De maretak doorbreekt hierbij aardse wetmatigheden: werkingen van licht en schaduw, zwaartekracht en de kou van de winter. Koopt u een takje op de markt, houdt haar dan ook eens tegen de lage winterzon: de bladeren worden omrand door een lijn van licht. Het kan een beeld zijn voor het kosmische licht, waar de maretak naar toe wil. De maretak is een oeroude plant, zo geeft Rudolf Steiner aan. Ooit is er een fase in de evolutie van “dierplanten” geweest. Uit die tijd stamt hij. Aardse problemen speelden nog geen rol. Vandaar dat deze plant nu bij een aards probleem, bij een verhardend ziekteproces als kanker, kan helpen.

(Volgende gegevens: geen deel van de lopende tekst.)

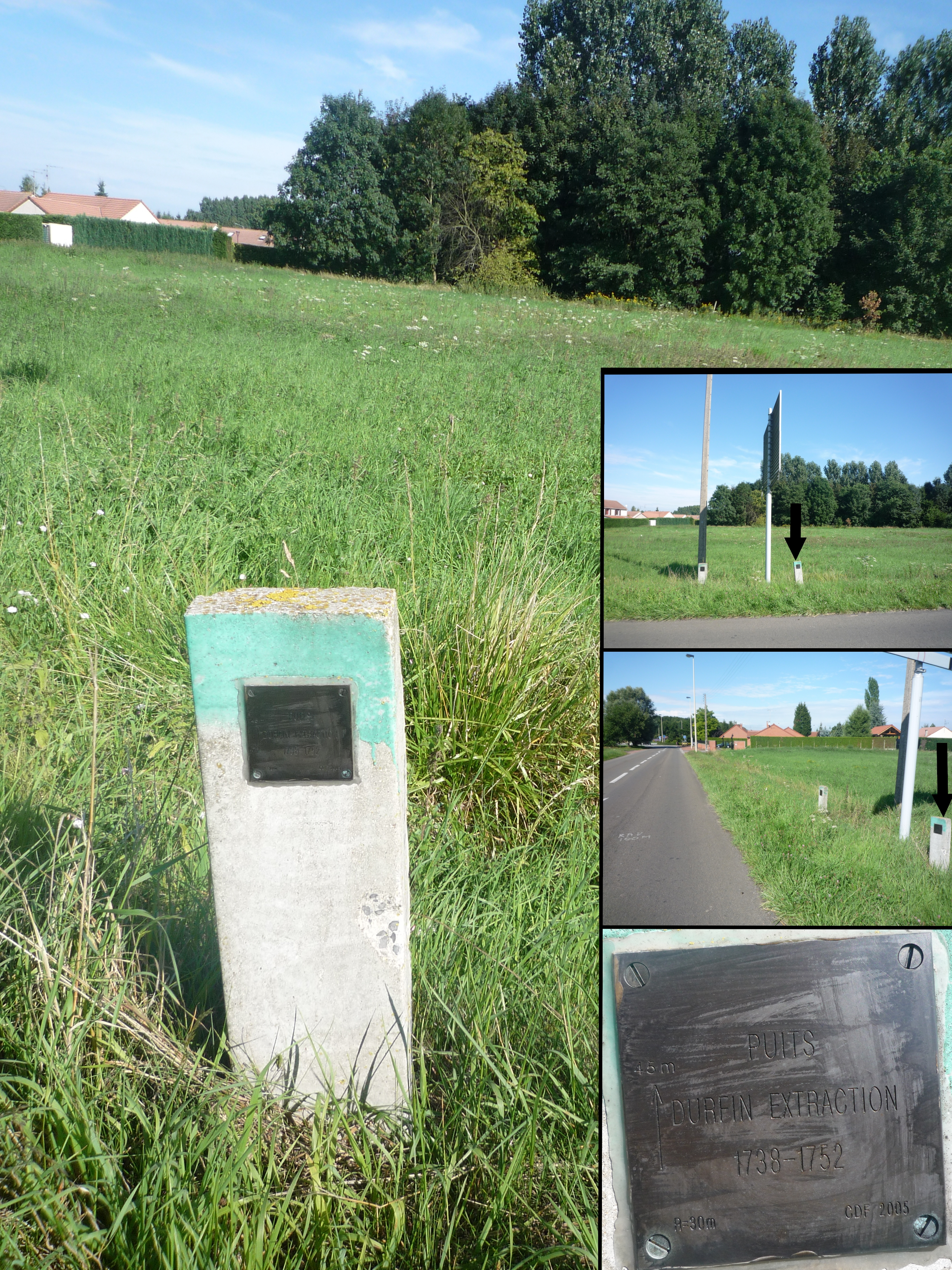 Puits Durfin Extraction de la Compagnie des mines d'Anzin à Fresnes-sur-Escaut, Nord, Nord-Pas-de-Calais, France.

De maretak groeit op bepaalde boomsoorten. Daar hangt mede van af waar hij in het lichaam actief wordt. De maretak die op de appelboom groeit, werkt vooral op de stofwisseling en in het algemeen meer bij vrouwen. De maretak die op de den groeit, werkt daarentegen meer op de bovenste organen, zoals de longen, en is meer geschikt bij mannen. Ook wordt de werking van de maretak naar bepaalde organen geleid door de bijvoeging van metalen. Zilver bijvoorbeeld leidt de werking naar de voortplantingsorganen.
Een bekend preparaat dat van de maretak wordt gemaakt is Iscador, van de Weleda (één van de fabrikanten van antroposofische geneesmiddelen). Er zijn verschillende preparaten van andere laboratoria beschikbaar, zoals Iscusin, Viscum abnoba en Helixor.
Deze preparaten worden bij kanker via een injectie, soms per infuus, toegediend. Dit is noodzakelijk omdat het, door de mond ingenomen, niet voldoende werkzaam is. Vaak wordt om de dag een onderhuidse injectie voorgeschreven. Er wordt met een lage dosis begonnen, en in de loop van een serie van 7 injecties gaat de dosis omhoog. Na een serie volgt vaak een korte pauze. Het lichaam wordt zodoende tot activiteit opgeroepen.
De maretak-therapie is slechts een onderdeel van de therapie bij kanker in de antroposofische geneeskunde; andere therapieën zoals kunstzinnige therapie en euritmie zijn hier ook van groot belang.